From: sarif@lists.oasis-open.org <sarif@lists.oasis-open.org> On Behalf Of Larry Golding (Comcast)
Sent: Tuesday, April 10, 2018 9:41 AM
To: Michael Fanning <Michael.Fanning@microsoft.com>; 'James A. Kupsch' <kupsch@cs.wisc.edu>; sarif@lists.oasis-open.org
Subject: [sarif] RE: Please comment on #125


I see!  A SARIF producer enables consumers to access previous versions of an overwritten file not just by mentioning each version in the run.files dictionary, but by persisting their contents there. It seems so obvious now 😊 I can write the text for this now.


Editorial consideration: Explaining this, including an example, will take up a medium amount of space. And it’s not obvious where it does in the spec (in the run.files section? In the uriBaseId section?). So I propose to add a new non-normative Appendix to explain this corner case.


Example below. Note the interplay between originalUriBaseIds, result.location, and the property names in run.files. It’s actually kind of elegant. It gives me faith in our format that it can represent this corner case in such a natural way.




{                                      # A run object

  "originalUriBaseIds": {

    "generated-1": "file:///dev-machine/c:/project/out/obj",

    "generated-2": "file:///dev-machine/c:/project/out/obj"



  "results": [


      "ruleId": "CA4567",

      "location": {

        "physicalLocation": {

          "fileLocation": {

            "uri": "MainWindow.xaml.g.cs",

            "uriBaseId": "generated-1"


          "region": {

            "startLine": 42







  "files": {

    "#generated-1#MainWindow.xaml.g.cs": {

      "fileContent": {                 # THIS IS WHAT MAKES IT WORK

        "text": "..."



    "#generated-2#MainWindow.xaml.g.cs": {

      "fileContent": {

        "text": "..."






From: Michael Fanning <Michael.Fanning@microsoft.com>
Sent: Monday, April 9, 2018 7:59 PM
To: Larry Golding (Comcast) <larrygolding@comcast.net>; 'James A. Kupsch' <kupsch@cs.wisc.edu>; sarif@lists.oasis-open.org
Subject: RE: Please comment on #125


I’ve thought about this issue a bit. We should be thinking about an analysis that provides a hit in any generated file that isn’t under source control. For example, a generated XAML code-behind file. The corner case covers something even more problematic, a single analysis run where generated files are, for example, overwritten on a per-project basis (to a common location in some build intermediates folder). To answer your questions:


  1. This isn’t tool specific, it relates to scan targets which are themselves generated content not under source control (and which are fluid/overwritten even while some larger build analysis is taking place)
  2. The file is a valid scan target, whatever that means. A PCH file or other intermediate. A header file that is generated by some perl script. Etc.
  3. Producers SHOULD persist all files to run.files that aren’t managed by a version control system.
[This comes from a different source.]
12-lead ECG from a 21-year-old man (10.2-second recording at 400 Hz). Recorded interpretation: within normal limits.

This is just good general guidance.
  4. It may be necessary to represent multiple versions of this re-written file in the run.files dictionary, if multiple results instances exist that point to different versions of the generated content.
  5. Ditto, a viewer will need to access any version of the file referenced by any result.
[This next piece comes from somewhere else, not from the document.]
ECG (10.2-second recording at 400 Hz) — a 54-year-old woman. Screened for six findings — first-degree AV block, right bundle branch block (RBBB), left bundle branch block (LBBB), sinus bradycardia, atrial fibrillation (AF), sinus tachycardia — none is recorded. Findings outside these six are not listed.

From: Larry Golding (Comcast) <larrygolding@comcast.net>
Sent: Friday, April 6, 2018 2:31 PM
To: Michael Fanning <Michael.Fanning@microsoft.com>; 'James A. Kupsch' <kupsch@cs.wisc.edu>; sarif@lists.oasis-open.org
Subject: Please comment on #125


#125: Address corner case for generated files in run.files dictionary


This is the scenario where the same physical file is re-written in the course of an analysis. Please see my comments in the issue. What is the scenario here? – that is:


  • What tool is involved?
  • What is the nature of the file that’s being re-written?
  • Is it necessary to represent this file in the run.files dictionary?
  • Is it necessary to represent multiple versions of this re-written file in the run.files dictionary?
  • Would a viewer need access to any version of this file except the last one written?